I've never seen this type of track, atleast not with the "Loisirs", whatever that means.. Basically nothing on eBay and Google only gave me a couple videos in a language I don't understand..lol Any info on it would be appreciated..


----------



## slotcarman12078 (Oct 3, 2008)

Patent US20140335759 - Slot car with spin-out recovery system - Google Patente

It's a bit hard to read, as it's translated from French. The cars designed for this set do not have a normal guide pin. The guides for this set are shaped like an inverted T. The cars cannot de-slot. The gimmick is the power cuts off to the car if it reaches a certain angle to the rail, and will sit for a predetermined amount of time to simulate the time it would take to reset the car for a spin out. That's what I got from the link I found
, anyways. By the way, loisirs translates to hobby in French.


----------



## FullyLoaded (Apr 19, 2006)

From my slot car days...I think this was around 1990 or so, Ideal attempted to bring their slot car line back to the North American market. The sets gave you two extra car bodies, they used modified original Ideal TCR molds such as the 1979 Firebird T/A but with an oversized chrome motor added. It is a little confusing as they used the Ideal TCR name on slotted track. As mentioned above, the drawback was the cars couldn't be used on other track without major modification to the guide pin or plastic guide flag. The track looked like the European French Ideal slotted system. Really weird attempt which didn't go anywhere. I have no idea why they tried as Marchon MR-1 was considered the lower cost choice for HO slot racing compared to Tomy AFX and Tyco at the time. One last thing was the price point on the sets weren't much cheaper. I remember finding a set on Clearance and then flipping it after taking a look what was inside. The chassis was a slotted version updated with a can Mabuchi motor similar to what the Tomy Turbo chassis used. 

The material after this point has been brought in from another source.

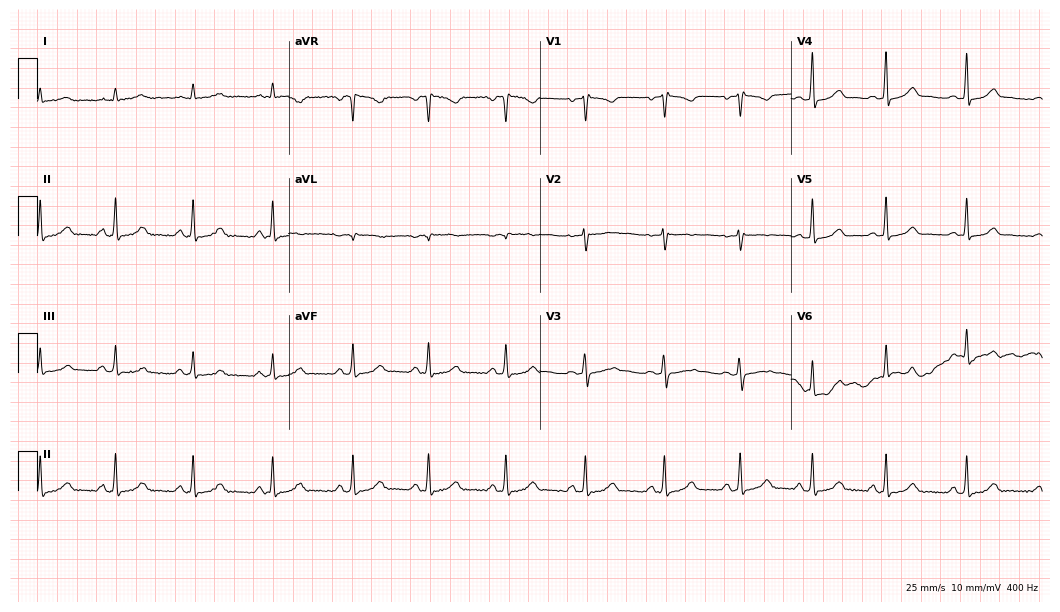
Standard 12-lead ECG recorded from a 30-year-old female patient (10.2-second recording at 400 Hz). None of these six findings is recorded: first-degree AV block, right bundle branch block, left bundle branch block, sinus bradycardia, atrial fibrillation, sinus tachycardia.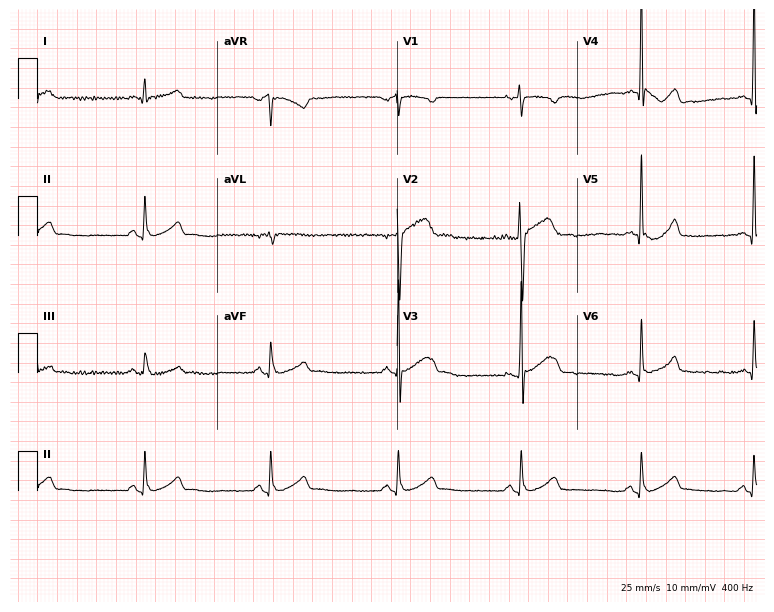
ECG — a 33-year-old man. Findings include sinus bradycardia (a sinus rate of 50 beats per minute or less).

I did a little digging via Google, this was actually under the Majorette line-up. Here is a link to the Firebird I mentioned: Majorette 5610 Pontiac Firebird " Hollywood Daredevils " Red / Yellow / White - HOSlotCars - The Place for collectors of HO Scale Slot Cars 

Earlier Ideal TCR versions that came slotless and slotted: Ideal TCR 47423 Pontiac Firebird Trans Am Yellow / Red - HOSlotCars - The Place for collectors of HO Scale Slot Cars

Set photo thanks to HOSlotCars.com: Majorette Sets Hollywood Daredevils - HOSlotCars - The Place for collectors of HO Scale Slot Cars_


----------



## rdm95 (May 8, 2008)

I don't see anything different about the shape of the slot in the track other than maybe being a bit wider than say Tyco or AFX..?


----------



## FullyLoaded (Apr 19, 2006)

The guide pin on those Majorette Ideal TCR slotted chassis was about double the size thus the increase width of the slot in the later slotted Ideal track as you showed. I have no idea why the change. I would assume Tyco and Tomy cars would run on that track without any major problems but you couldn't run the Majorette cars on Tyco or Tomy track due to the huge guide pin. The pin was not a simple change either.


I think in the past those Majorette Ideal TCR slotted cars have been discussed here on the boards. They used some older Ideal TCR molds and some newer ones such as a 1994 Mustang GT. They weren't common in the stores and I recall finding the set I examined and then promptly traded it.


----------